Recorded data |
Content starts

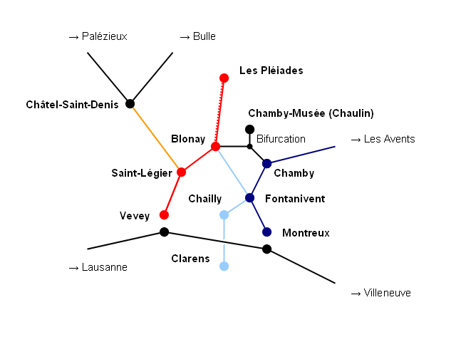 Situationsskizze der Bahnstrecken der Museumsbahn Blonay–Chamby (BC) und der ehemaligen Chemins de fer électriques Veveysans (CEV) heute Transports Montreux–Vevey–Riviera (MVR). Rot: Bahnstrecke Vevey–Saint-Légier–Blonay seit 1902 und Blonay–Les Pléiades seit 1911 Orange: Bahnstrecke Saint-Légier–Châtel-Saint-Denis 1904 bis 1969 Schwarz: Bahnstrecke Blonay–(Bifurcation–)Chamby seit 1902 und Bifurcation–Chamby-Musée (Chaulin) seit 1968 Dunkelblau: Bahnstrecke Montreux–Les Avants der Montreux–Berner Oberland-Bahn (MOB) seit 1901 Hellblau: Bahnstrecke der ehemaligen Strassenbahn Clarens–Chailly–Blonay (CCB) 1911 bis 1955
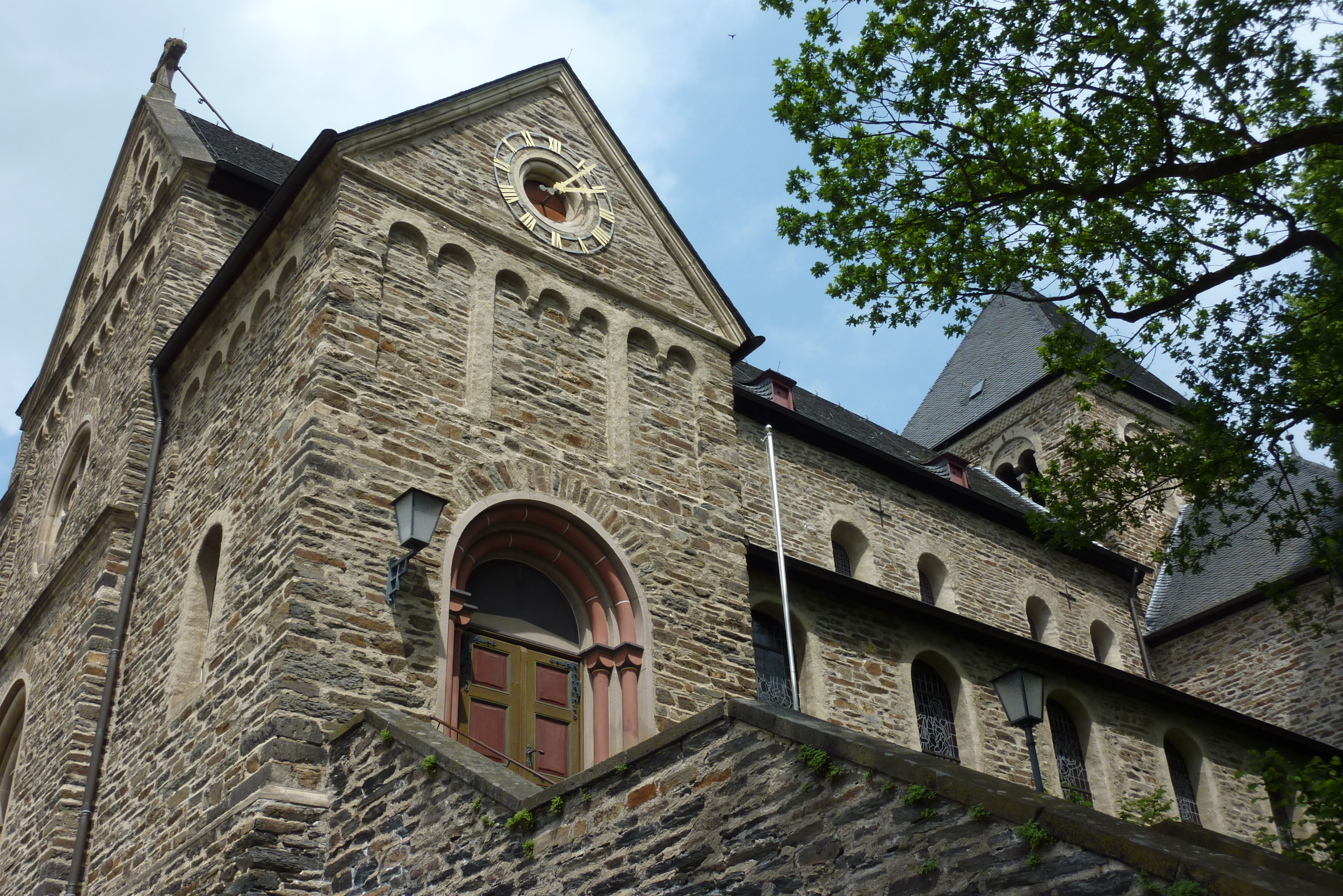 katholische Pfarrkirche Mariä Verkündigung in Altenahr, Ansicht von Südwesten
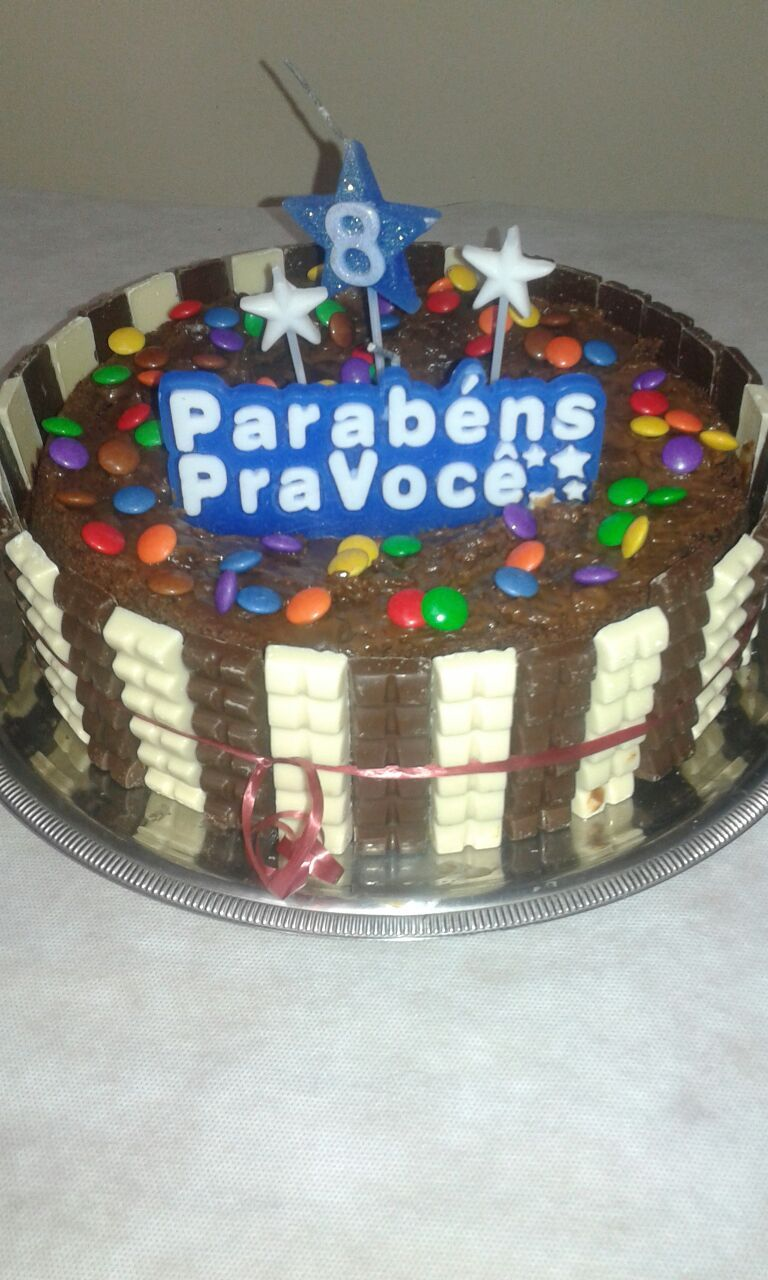 Bolo aniversário oito anos

Content ends

Aim of the task | Write out the material above once more, word for word. Images stay out.

Answer section |
 Situationsskizze der Bahnstrecken der Museumsbahn Blonay–Chamby (BC) und der ehemaligen Chemins de fer électriques Veveysans (CEV) heute Transports Montreux–Vevey–Riviera (MVR). Rot: Bahnstrecke Vevey–Saint-Légier–Blonay seit 1902 und Blonay–Les Pléiades seit 1911 Orange: Bahnstrecke Saint-Légier–Châtel-Saint-Denis 1904 bis 1969 Schwarz: Bahnstrecke Blonay–(Bifurcation–)Chamby seit 1902 und Bifurcation–Chamby-Musée (Chaulin) seit 1968 Dunkelblau: Bahnstrecke Montreux–Les Avants der Montreux–Berner Oberland-Bahn (MOB) seit 1901 Hellblau: Bahnstrecke der ehemaligen Strassenbahn Clarens–Chailly–Blonay (CCB) 1911 bis 1955
 katholische Pfarrkirche Mariä Verkündigung in Altenahr, Ansicht von Südwesten
 Bolo aniversário oito anos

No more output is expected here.